Лежа в кровати в жаркую июньскую ночь, ты не можешь уснуть. То ли от сладкого воздуха за окном, то ли от пьянящих юношескую голову мыслей. В голове сейчас, кажется, смешалось всё: и необъяснимая радость, и приятное волнение перед новой жизнью. Ты закончил школу, несколько дней прошло с выпускного бала, и по сути, ничего труднее формул по химии, ты еще не знал. А еще...ты думаешь о том, что она сегодня тебя поцеловала аккуратно в щеку, а еще, наверное, о том, что тебе поступать в институт осенью и это, говорят, тоже очень интересно.

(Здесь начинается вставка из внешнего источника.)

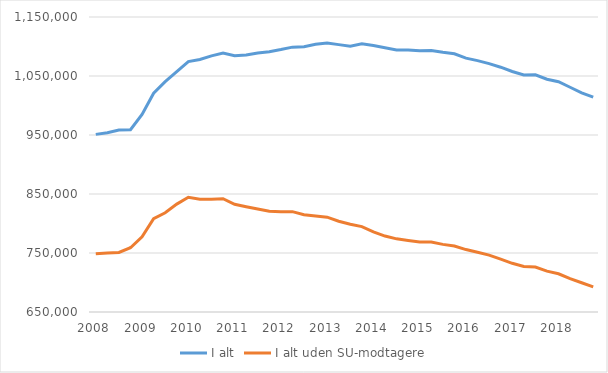
| Category | I alt | I alt uden SU-modtagere |
|---|---|---|
| 2008.0 | 951070 | 748600 |
| nan | 953928 | 749984 |
| nan | 958284 | 750927 |
| nan | 959001 | 758942 |
| 2009.0 | 984913 | 777353 |
| nan | 1020919 | 808104 |
| nan | 1040491 | 818245 |
| nan | 1057330 | 832884 |
| 2010.0 | 1074435 | 844360 |
| nan | 1077957 | 841178 |
| nan | 1084161 | 841147 |
| nan | 1088931 | 842002 |
| 2011.0 | 1084208 | 832630 |
| nan | 1085467 | 828445 |
| nan | 1089067 | 824672 |
| nan | 1091063 | 820808 |
| 2012.0 | 1094774 | 819783 |
| nan | 1098937 | 820055 |
| nan | 1099594 | 814987 |
| nan | 1103659 | 812761 |
| 2013.0 | 1106068 | 810703 |
| nan | 1103178 | 803914 |
| nan | 1100633 | 798783 |
| nan | 1104540 | 794725 |
| 2014.0 | 1101546 | 785885 |
| nan | 1097783 | 778692 |
| nan | 1094019 | 773994 |
| nan | 1094180 | 771299 |
| 2015.0 | 1092618 | 768605 |
| nan | 1093203 | 768513 |
| nan | 1090135 | 764602 |
| nan | 1087668 | 761849 |
| 2016.0 | 1080314 | 755828 |
| nan | 1076067 | 751233 |
| nan | 1071001 | 746372 |
| nan | 1064902 | 739661 |
| 2017.0 | 1057585 | 732553 |
| nan | 1051777 | 727126 |
| nan | 1052134 | 726228 |
| nan | 1044576 | 719307 |
| 2018.0 | 1040271 | 714812 |
| nan | 1030943 | 706431 |
| nan | 1021437 | 699536 |
| nan | 1014115 | 692701 |
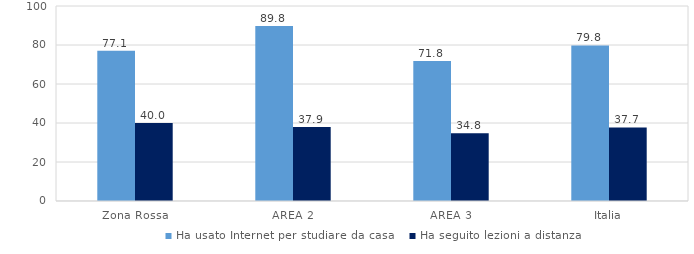
| Category | Ha usato Internet per studiare da casa | Ha seguito lezioni a distanza |
|---|---|---|
| Zona Rossa | 77.1 | 40 |
| AREA 2 | 89.8 | 37.9 |
| AREA 3 | 71.8 | 34.8 |
| Italia | 79.8 | 37.7 |
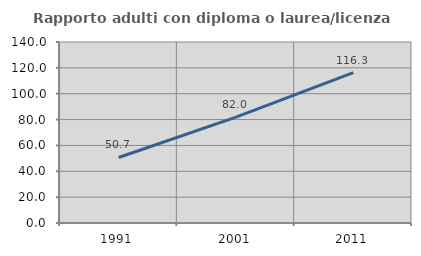
| Category | Rapporto adulti con diploma o laurea/licenza media  |
|---|---|
| 1991.0 | 50.676 |
| 2001.0 | 81.951 |
| 2011.0 | 116.304 |
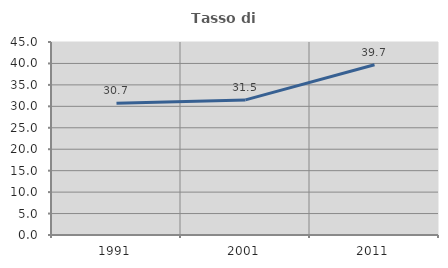
| Category | Tasso di occupazione   |
|---|---|
| 1991.0 | 30.699 |
| 2001.0 | 31.504 |
| 2011.0 | 39.698 |
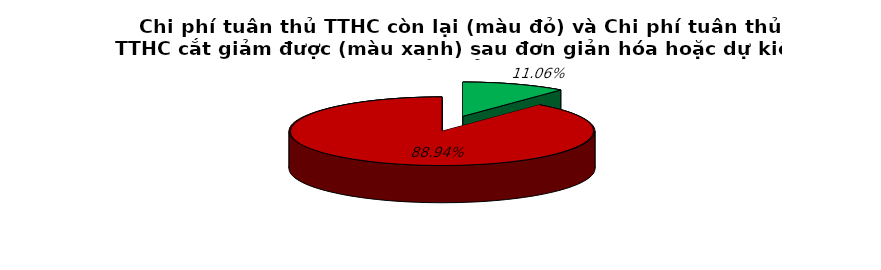
| Category | 11.1% 88.9% |
|---|---|
| 0 | 0.111 |
| 1 | 0.889 |
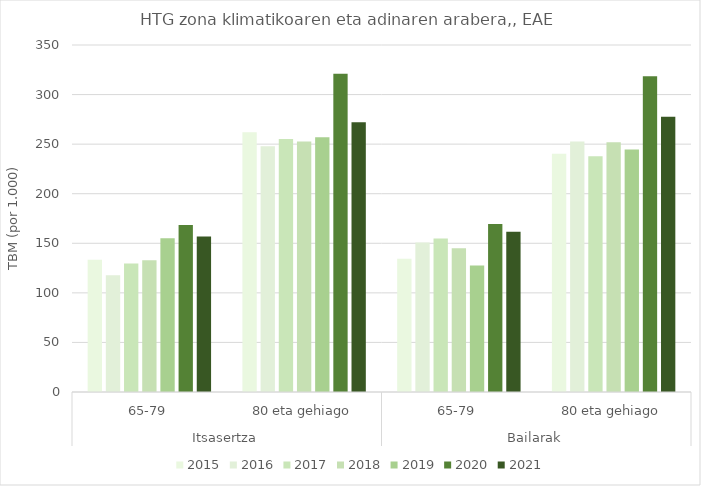
| Category | 2015 | 2016 | 2017 | 2018 | 2019 | 2020 | 2021 |
|---|---|---|---|---|---|---|---|
| 0 | 133.333 | 117.834 | 129.561 | 132.944 | 155.16 | 168.39 | 156.863 |
| 1 | 262.099 | 247.753 | 255.097 | 252.562 | 256.957 | 320.944 | 272.011 |
| 2 | 134.387 | 150.745 | 154.799 | 144.953 | 127.553 | 169.434 | 161.685 |
| 3 | 240.379 | 252.627 | 237.876 | 251.93 | 244.531 | 318.53 | 277.738 |
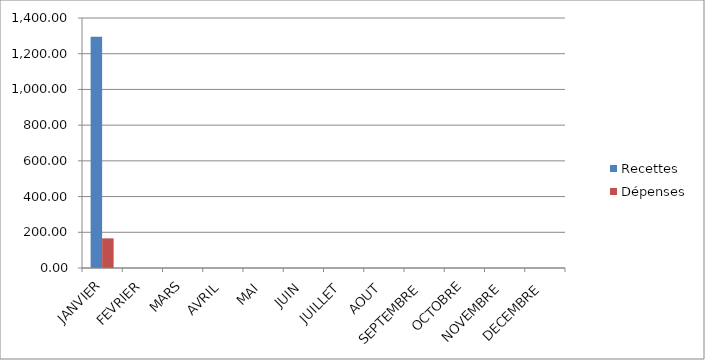
| Category | Recettes | Dépenses |
|---|---|---|
| JANVIER | 1295 | 166 |
| FEVRIER | 0 | 0 |
| MARS | 0 | 0 |
| AVRIL | 0 | 0 |
| MAI | 0 | 0 |
| JUIN | 0 | 0 |
| JUILLET | 0 | 0 |
| AOUT | 0 | 0 |
| SEPTEMBRE | 0 | 0 |
| OCTOBRE | 0 | 0 |
| NOVEMBRE | 0 | 0 |
| DECEMBRE | 0 | 0 |
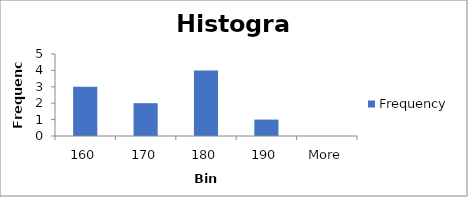
| Category | Frequency |
|---|---|
| 160 | 3 |
| 170 | 2 |
| 180 | 4 |
| 190 | 1 |
| More | 0 |
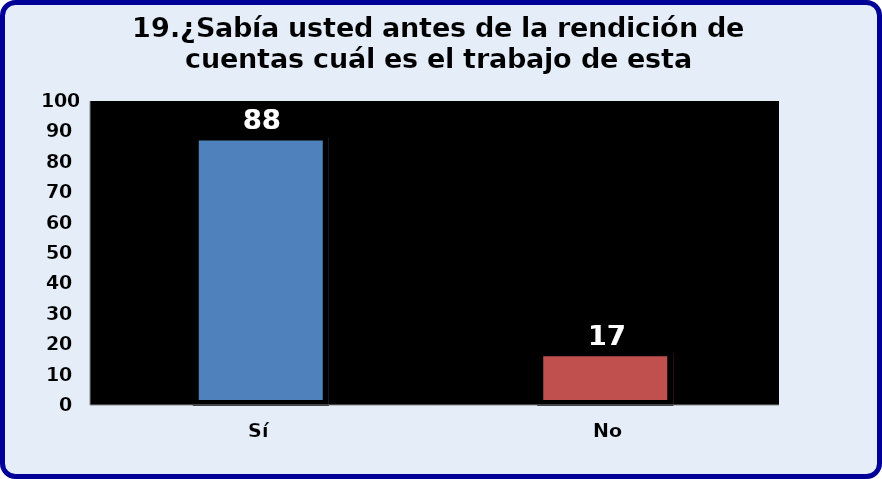
| Category | Series 0 |
|---|---|
| Sí | 88 |
| No | 17 |
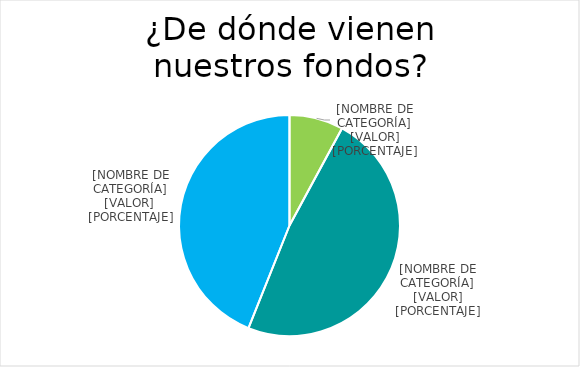
| Category | Series 0 |
|---|---|
| Donaciones/ subvenciones | 591 |
| Personas socias | 3610 |
| Campañas | 3293.22 |
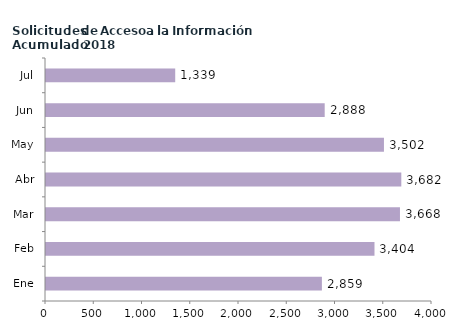
| Category | Series 0 |
|---|---|
| Ene | 2859 |
| Feb | 3404 |
| Mar | 3668 |
| Abr | 3682 |
| May | 3502 |
| Jun | 2888 |
| Jul | 1339 |
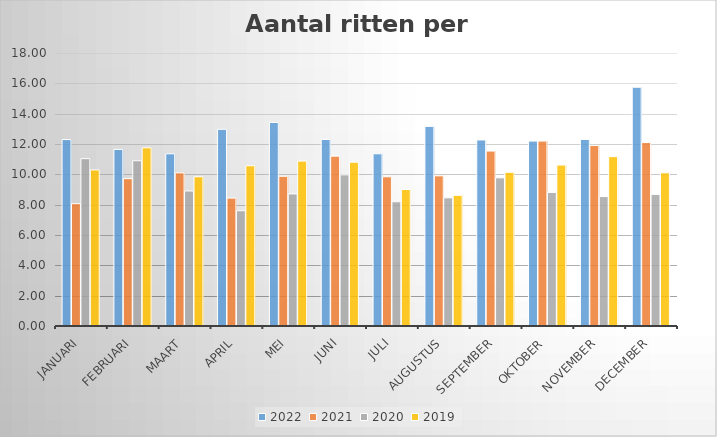
| Category | 2022 | 2021 | 2020 | 2019 |
|---|---|---|---|---|
| januari | 12.29 | 8.065 | 11.032 | 10.29 |
| februari | 11.643 | 9.714 | 10.897 | 11.75 |
| maart | 11.355 | 10.097 | 8.903 | 9.839 |
| april | 12.967 | 8.433 | 7.6 | 10.567 |
| mei | 13.419 | 9.871 | 8.71 | 10.871 |
| juni | 12.3 | 11.2 | 9.967 | 10.8 |
| juli | 11.355 | 9.839 | 8.194 | 9 |
| augustus | 13.161 | 9.903 | 8.452 | 8.613 |
| september | 12.267 | 11.533 | 9.767 | 10.133 |
| oktober | 12.194 | 12.194 | 8.806 | 10.613 |
| november | 12.3 | 11.9 | 8.533 | 11.167 |
| december | 15.742 | 12.097 | 8.677 | 10.097 |
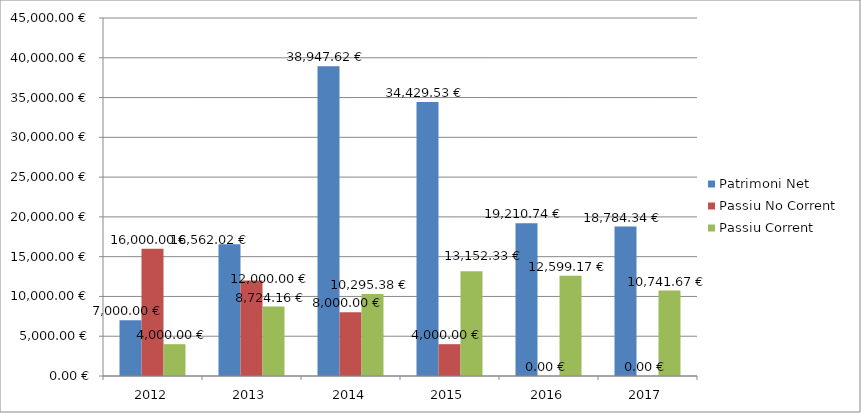
| Category | Patrimoni Net | Passiu No Corrent | Passiu Corrent |
|---|---|---|---|
| 2012.0 | 7000 | 16000 | 4000 |
| 2013.0 | 16562.02 | 12000 | 8724.16 |
| 2014.0 | 38947.617 | 8000 | 10295.38 |
| 2015.0 | 34429.53 | 4000 | 13152.33 |
| 2016.0 | 19210.744 | 0 | 12599.17 |
| 2017.0 | 18784.338 | 0 | 10741.67 |
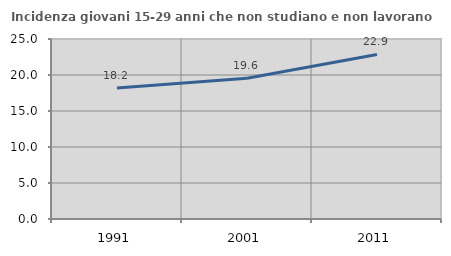
| Category | Incidenza giovani 15-29 anni che non studiano e non lavorano  |
|---|---|
| 1991.0 | 18.195 |
| 2001.0 | 19.558 |
| 2011.0 | 22.86 |
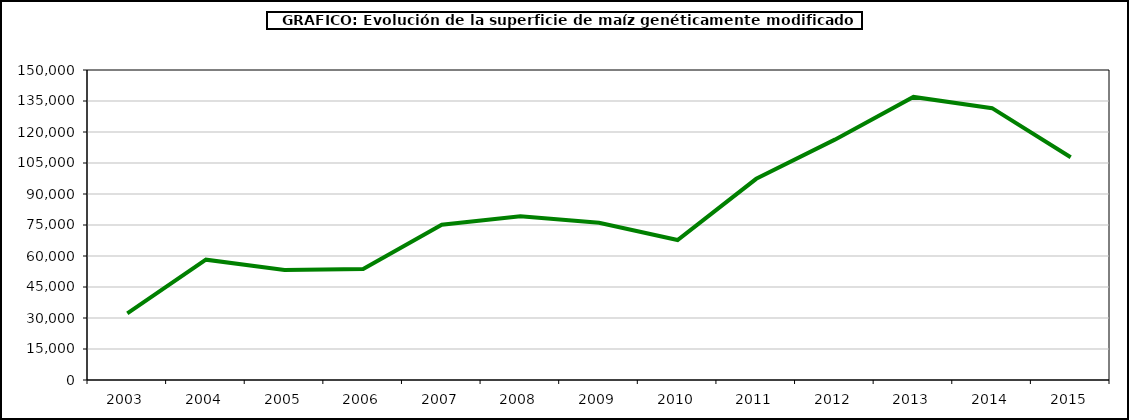
| Category | maiz |
|---|---|
| 2003 | 32249 |
| 2004 | 58219 |
| 2005 | 53226 |
| 2006 | 53667 |
| 2007 | 75148 |
| 2008 | 79269 |
| 2009 | 76057 |
| 2010 | 67726 |
| 2011 | 97346.31 |
| 2012 | 116306.6 |
| 2013 | 136962 |
| 2014 | 131537.67 |
| 2015 | 107749.22 |
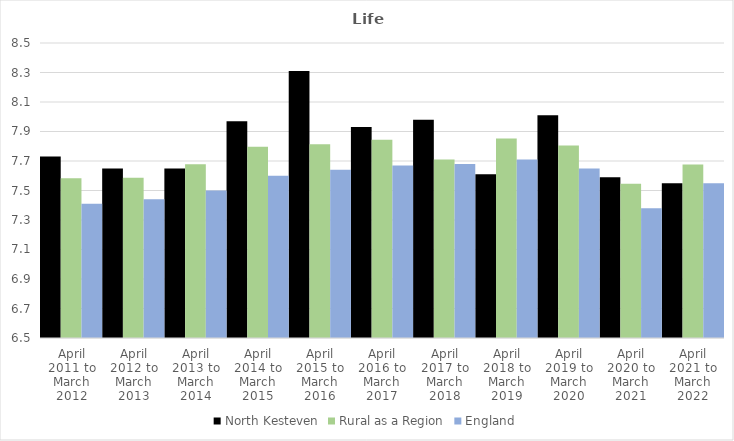
| Category | North Kesteven | Rural as a Region | England |
|---|---|---|---|
| April 2011 to March 2012 | 7.73 | 7.584 | 7.41 |
| April 2012 to March 2013 | 7.65 | 7.586 | 7.44 |
| April 2013 to March 2014 | 7.65 | 7.677 | 7.5 |
| April 2014 to March 2015 | 7.97 | 7.797 | 7.6 |
| April 2015 to March 2016 | 8.31 | 7.813 | 7.64 |
| April 2016 to March 2017 | 7.93 | 7.845 | 7.67 |
| April 2017 to March 2018 | 7.98 | 7.71 | 7.68 |
| April 2018 to March 2019 | 7.61 | 7.852 | 7.71 |
| April 2019 to March 2020 | 8.01 | 7.806 | 7.65 |
| April 2020 to March 2021 | 7.59 | 7.546 | 7.38 |
| April 2021 to March 2022 | 7.55 | 7.677 | 7.55 |
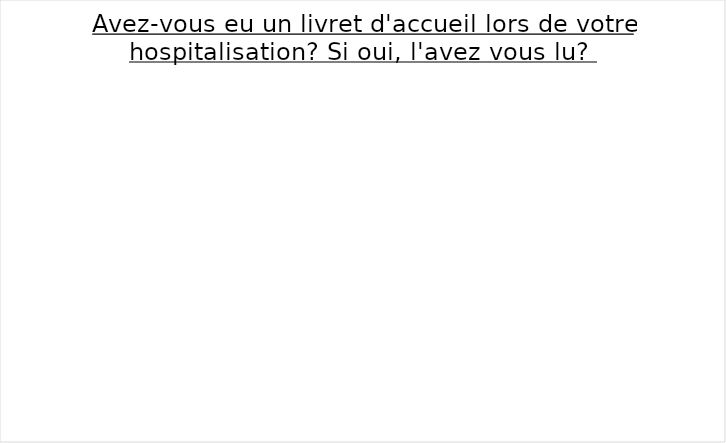
| Category | Series 0 |
|---|---|
| Non | 0 |
| Je ne me souviens pas  | 0 |
| Non concerné  | 0 |
| Lu | 0 |
| Non lu  | 0 |
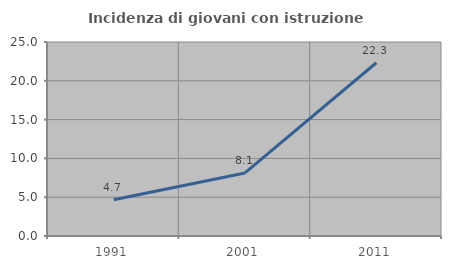
| Category | Incidenza di giovani con istruzione universitaria |
|---|---|
| 1991.0 | 4.663 |
| 2001.0 | 8.13 |
| 2011.0 | 22.326 |

А за стеной, в соседней квартире, пожилая семья, к ним сегодня привезли внуков: один пяти лет, а другая совсем еще маленькая девочка. Она плакала всю ночь и не давала спать пожилому кавалеристу и его жене - красивой женщине, верной супруге офицера. Они безумно любили детей и с радостью возились с младенцем. А что еще нужно, чтобы встретить спокойную и счастливую старость? И ты долго ворочался и уснул только без четверти четыре, как и сосед - седовласый кавалерист. И хотя, вы не спали по разным причинам, и между вами было лет 30 разницы, вы оба засыпали с улыбкой и внутренним тихим счастьем.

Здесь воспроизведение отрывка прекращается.